Re: OctaneRender® for Maya® beta 3.03c [CURRENT]
Posted: Tue Nov 06, 2012 12:03 am
by jmfowler
80 is a bit high for me - I have adjusted my auto fan curve in evga precision so that the maintained temp on the warmest card stays at 70 degrees celsius.
Despite the fact that graphics cards are designed to be able to go to high temps many people on the net seem to agree that maintaining high temps for long periods of time will not be good for components longevity.
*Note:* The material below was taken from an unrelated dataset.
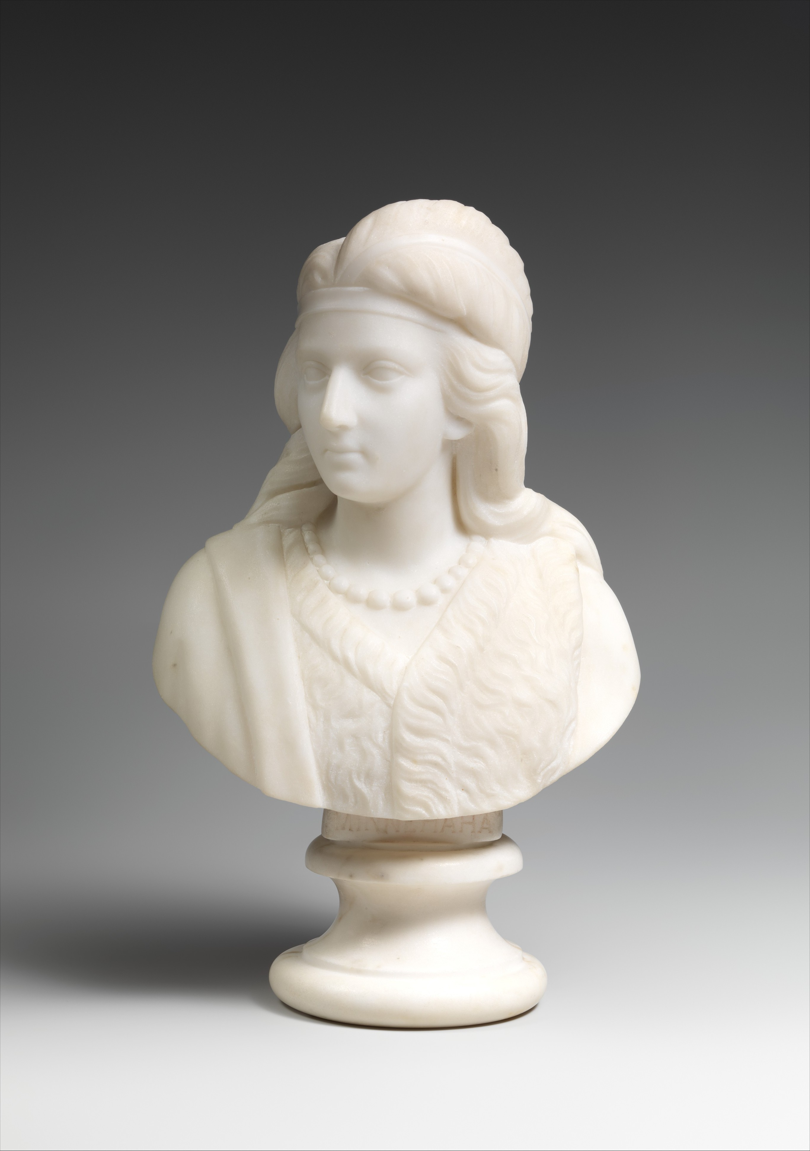 Bust; Sculpture
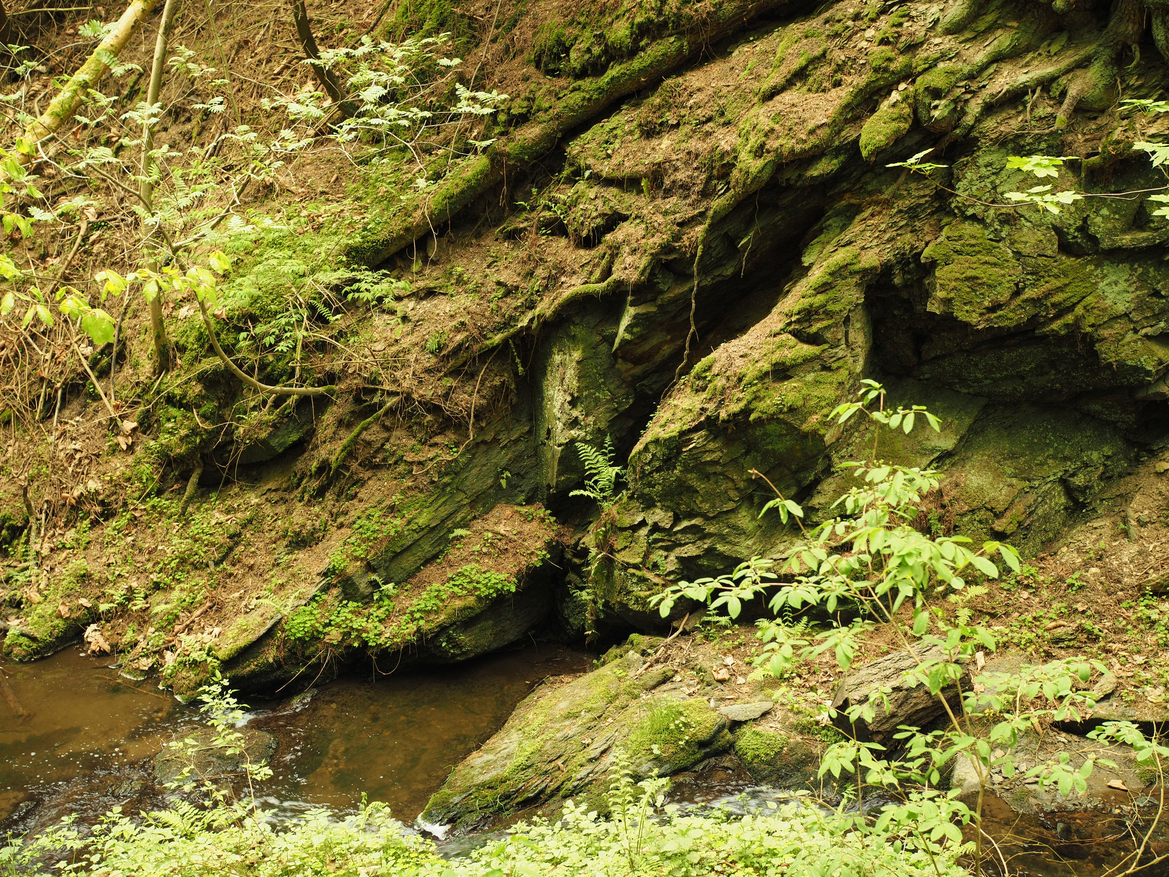 Přírodní rezervace Kavinský potok (Nature reserve Kavinský potok) Project: Chráněná území.
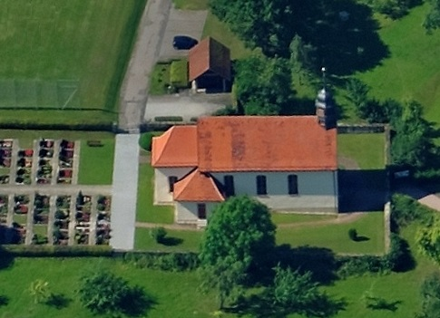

I have no professional experience with this, I'm only going off other peoples opinions - but many of them seem to spend a lot of time investigating this stuff.
I would try and get your temps down to 70 degrees.
are they the same brand and spec cards in the problem box?
motherboard problem? different case to the other computer? - I ask because of airflow issues, my Coolermaster HAF case is way better for airflow to GPU's than my NZXT phantom.
Other opinions on this?
something worth mentioning - my box with only the 680's has not failed yet - rendering an animation non stop for 2 weeks- cards at 70-72 degrees, my box with 2*680's and a 580 had a repeated problem for 2 days ( only once i added a 2nd 680..weird ) that turned out to be the 580 - which i lowered the clock speed - and voila.
One interesting thing I've noticed is that the 580 card seems to be very susceptible to picking up heat on its back plate - when i had the 680 near its back plate not rendering the 580 was 10 degree's lower than normal - interesting, because the 680's don't seem to pick up as much heat like that.
Re: OctaneRender® for Maya® beta 3.03c [CURRENT]
Posted: Tue Nov 06, 2012 1:44 am
by p3taoctane
Ill work on getting them down in temp. Thanks
Yeah all same card manufacture
The other box has the same cards and same rough temps etc and does not crash out.
Older tyan card though. Will have to see if that is the difference.
have you changed the clock speed ever... and does it alter performance much?